Environment: Hadoop, HDFS, Map Reduce, Hive, Pig, Sqoop, HBase, Shell Scripting, Oozie, Oracle 11g.
Confidential
Java Developer
Responsibilities:
- Involved in analysis and design phase of Software Development Life cycle (SDLC).
- Used JMS to pass messages as payload to track statuses, milestones and states in the workflows.
- Involved in reading & generating pdf documents using ITEXT and also merge the pdfs dynamically.
- Involved in the software development life cycle coding, testing, and implementation.
- Worked in the health-care domain.
- Involved in Using Java Message Service (JMS) for loosely coupled, reliable and asynchronous exchange of patient treatment information among J2EE components and legacy system
- Developed MDBs using JMS to exchange messages between different applications using MQ Series.
- Involved in working with J2EE Design patterns (Singleton, Factory, DAO, and Business Delegate) and Model View Controller Architecture with JSF and Spring DI.
- Involved in Content Management using XML.
- Developed a standalone module transforming XML 837 module to database using SAX parser.
- Installed, Configured and administered WebSphere ESB v6.x
- Worked on Performance tuning of WebSphere ESB in different environments on different platforms.
- Configured and Implemented web services specifications in collaboration with offshore team.
- Involved in Creating dash board charts (business charts) using fusion charts.
- Involved in creating reports for the most of the business criteria.
- Involved in the configurations set for Web logic servers, DSs, JMS queues and the deployment.
- Involved in creating queues, MDB, Worker to accommodate the messaging to track the workflows
- Created Hibernate mapping files, sessions, transactions, Query and Criteria’s to fetch the data from DB.
- Enhanced the design of an application by utilizing SOA.
- Generating Unit Test cases with the help of internal tools.
- Used JNDI for connection pooling.
- Developed ANT scripts to build and deploy projects onto the application server.

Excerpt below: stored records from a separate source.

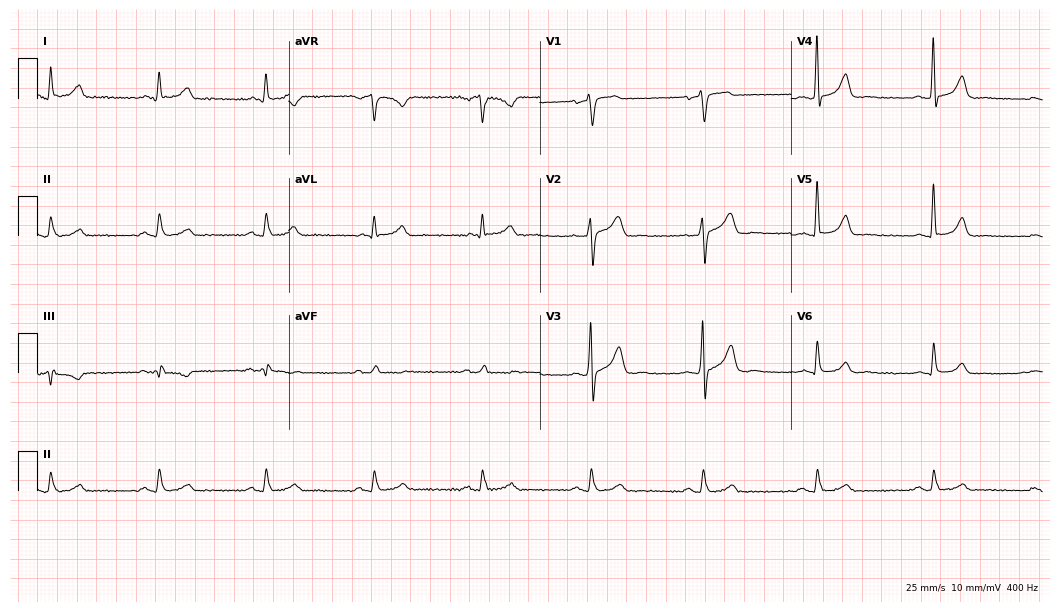
12-lead ECG from a male patient, 66 years old (10.2-second recording at 400 Hz). Recorded interpretation: within normal limits.
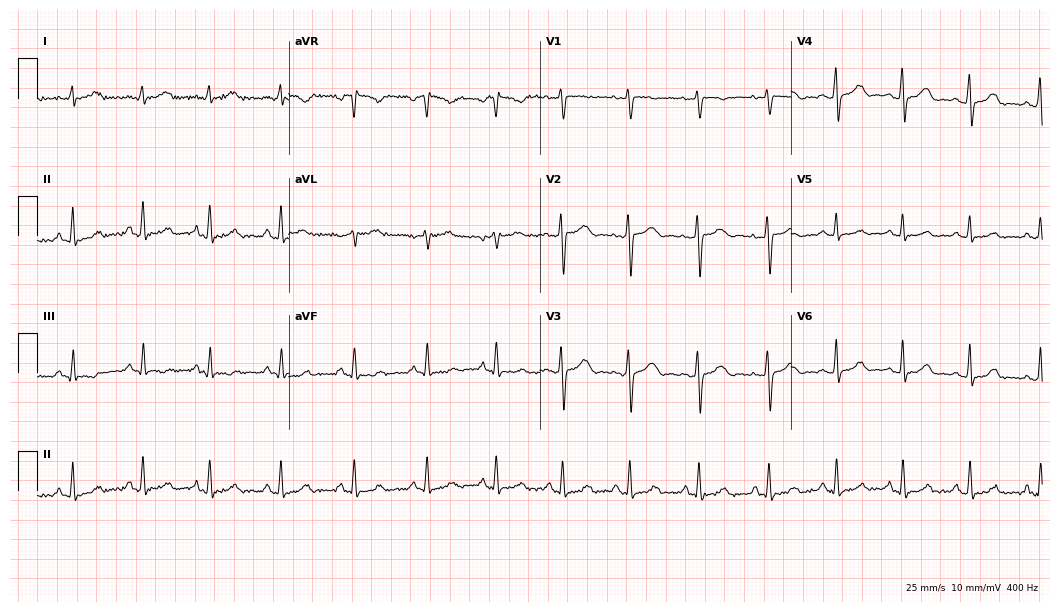
Electrocardiogram (10.2-second recording at 400 Hz), a 50-year-old female. Overall reading on record: normal ECG.
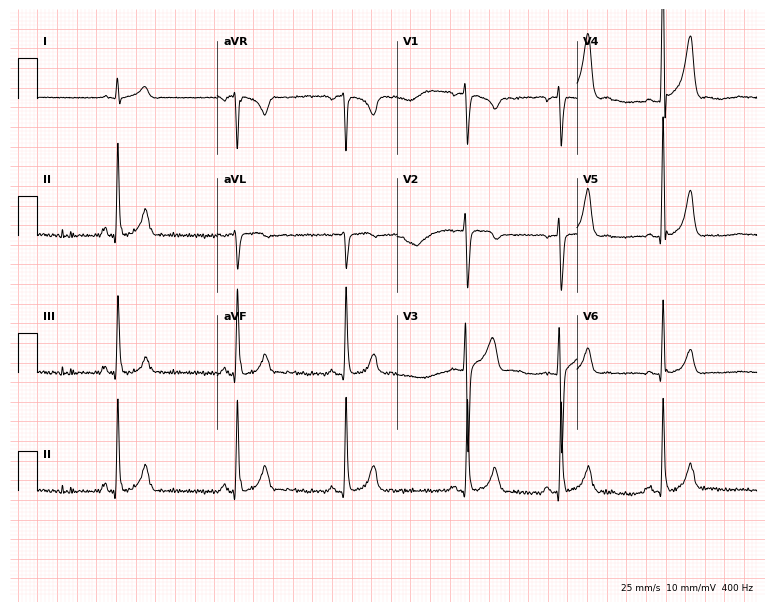
ECG — a male patient, 17 years old. Screened for six findings — first-degree AV block, right bundle branch block, left bundle branch block, sinus bradycardia, atrial fibrillation, sinus tachycardia — none is recorded. Findings outside these six are not listed.
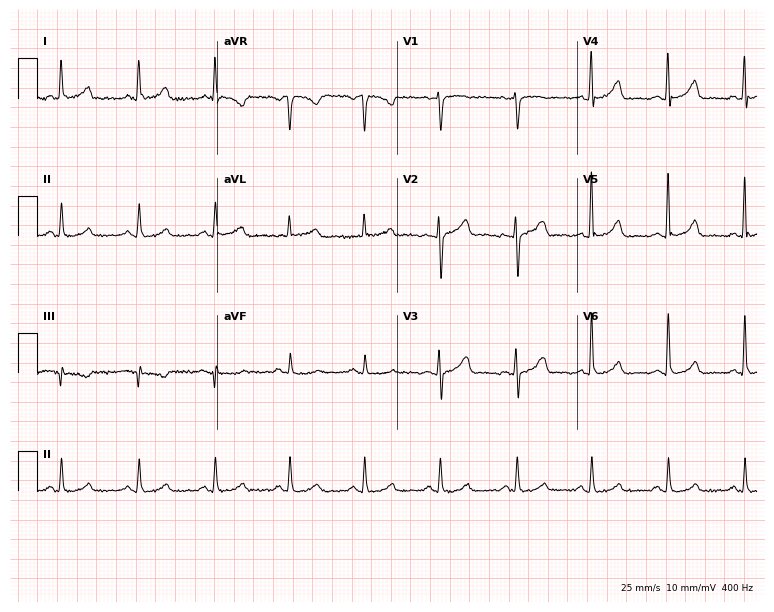
Electrocardiogram, a female, 54 years old. Overall reading on record: normal ECG.
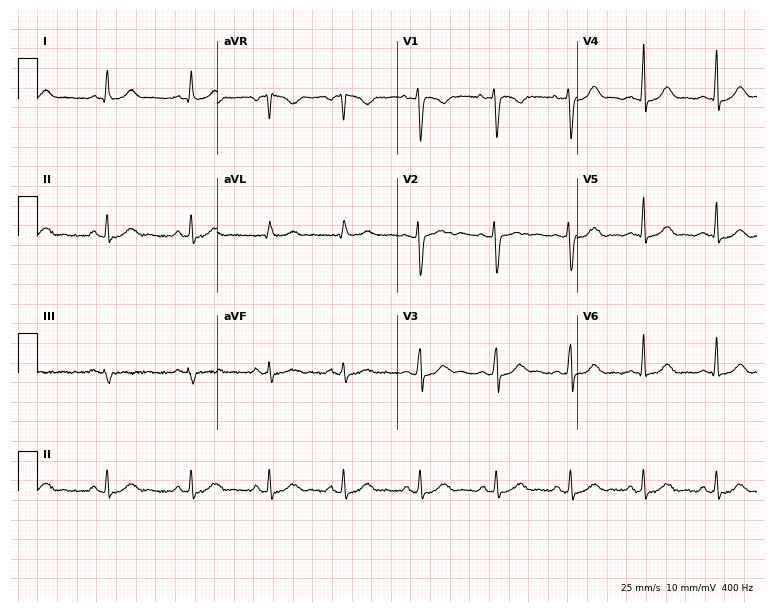
Resting 12-lead electrocardiogram (7.3-second recording at 400 Hz). Patient: a female, 25 years old. None of these six findings is recorded: first-degree AV block, right bundle branch block, left bundle branch block, sinus bradycardia, atrial fibrillation, sinus tachycardia. Only these six findings were labelled.
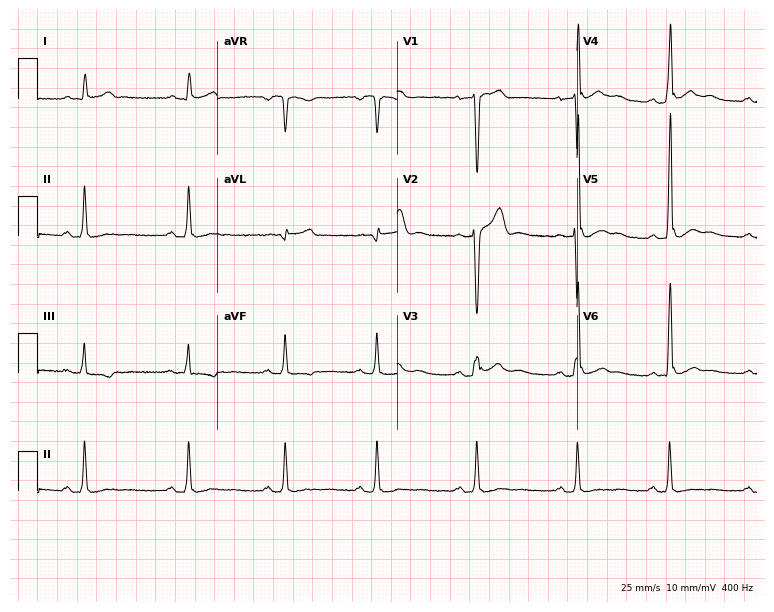
Electrocardiogram, a man, 24 years old. Of the six screened findings (first-degree AV block, right bundle branch block, left bundle branch block, sinus bradycardia, atrial fibrillation, sinus tachycardia), none is recorded. Only these six findings were labelled.
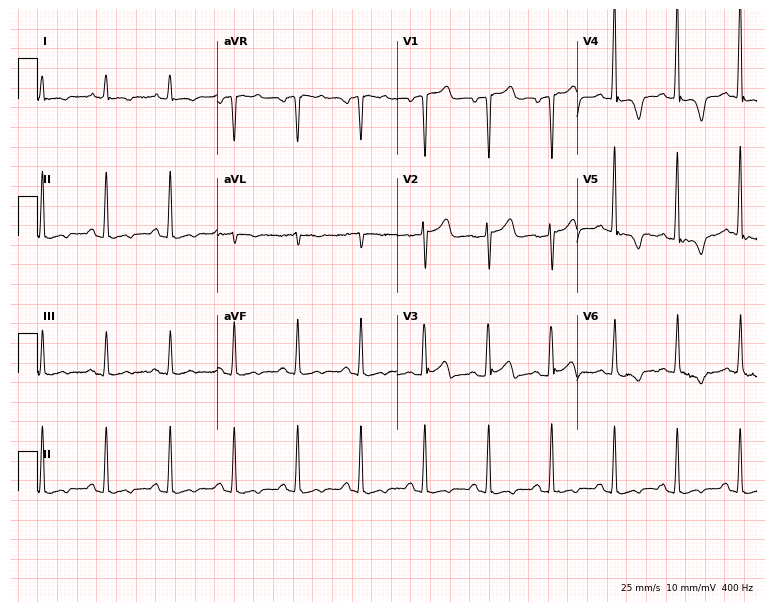
12-lead ECG (7.3-second recording at 400 Hz) from a 50-year-old male patient. Screened for six findings — first-degree AV block, right bundle branch block, left bundle branch block, sinus bradycardia, atrial fibrillation, sinus tachycardia — none is recorded.

- Involved in implementation of continuous build tool as Cruise control using Ant
- Used Star Team as version controller.
Environment: JAVA/J2EE, HTML, JS, AJAX, Servlets, JSP, XML, XSLT, XPATH, XQuery, WSDL, SOAP, REST, JAX-RS, JERSEY, JAX-WS, Web Logic server 10.3.3, JMS, ITEXT, Eclipse, JUNIT, Star Team, JNDI, Spring framework - DI, AOP, Batch, Hibernate.
Confidential
Java Developer
Responsibilities:
- Implemented various J2EE standards and MVC framework involving the usage of Struts, JSP, AJAX and servlets for UI design.
- Used SOAP/ REST for the data exchange between the backend and user interface.

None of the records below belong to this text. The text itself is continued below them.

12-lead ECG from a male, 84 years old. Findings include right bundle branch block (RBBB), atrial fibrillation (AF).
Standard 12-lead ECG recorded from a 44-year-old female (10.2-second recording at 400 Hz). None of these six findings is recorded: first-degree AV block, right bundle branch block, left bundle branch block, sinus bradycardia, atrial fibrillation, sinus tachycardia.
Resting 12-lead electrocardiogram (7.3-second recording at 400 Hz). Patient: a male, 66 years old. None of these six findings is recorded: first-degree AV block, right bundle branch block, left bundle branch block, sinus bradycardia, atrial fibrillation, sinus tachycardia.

- Utilized Java and MySQL from day to day to debug and fix issues with client processes.
- Developed, tested, and implemented financial-services application to bring multiple clients into standard database format.

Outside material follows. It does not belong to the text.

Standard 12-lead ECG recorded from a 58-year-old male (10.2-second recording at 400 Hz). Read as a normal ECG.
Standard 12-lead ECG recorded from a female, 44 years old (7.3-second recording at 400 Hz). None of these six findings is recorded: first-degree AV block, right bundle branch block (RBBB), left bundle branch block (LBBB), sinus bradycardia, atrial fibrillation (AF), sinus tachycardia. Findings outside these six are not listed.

- Assisted in designing, building, and maintaining database to analyze life cycle of checking and debit transactions.
- Created web service components using SOAP, XML and WSDL to receive XML messages and for the application of business logic.
- Involved in configuring web sphere variables, queues, DSs, servers and deploying EAR into Servers.
- Involved in developing the business Logic using Plain Old Java Objects (POJOs) and Session EJBs.
- Developed authentication through LDAP by JNDI.
- Developed and debugged the application using Eclipse IDE.
- Involved in Hibernate mappings, configuration properties set up, creating sessions, transactions and second level cache set up.
- Involved in backing up database & in creating dump files. And also creating DB schemas from dump files. Wrote developer test cases & executed. Prepared corresponding scope & traceability matrix.
- Implemented JUnit and JAD for debugging and to develop test cases for all the modules.
- Hands-on experience of Sun One Application Server, Web logic Application Server, Web Sphere Application Server, Web Sphere Portal Server, and J2EE application deployment technology.
Environment: Java multithreading, JDBC, Hibernate, Struts, Collections, Maven, Subversion, JUnit, SQL language, Struts, JSP, SOAP, Servlets, Spring, Hibernate, Junit, Oracle, XML, Putty and Eclipse.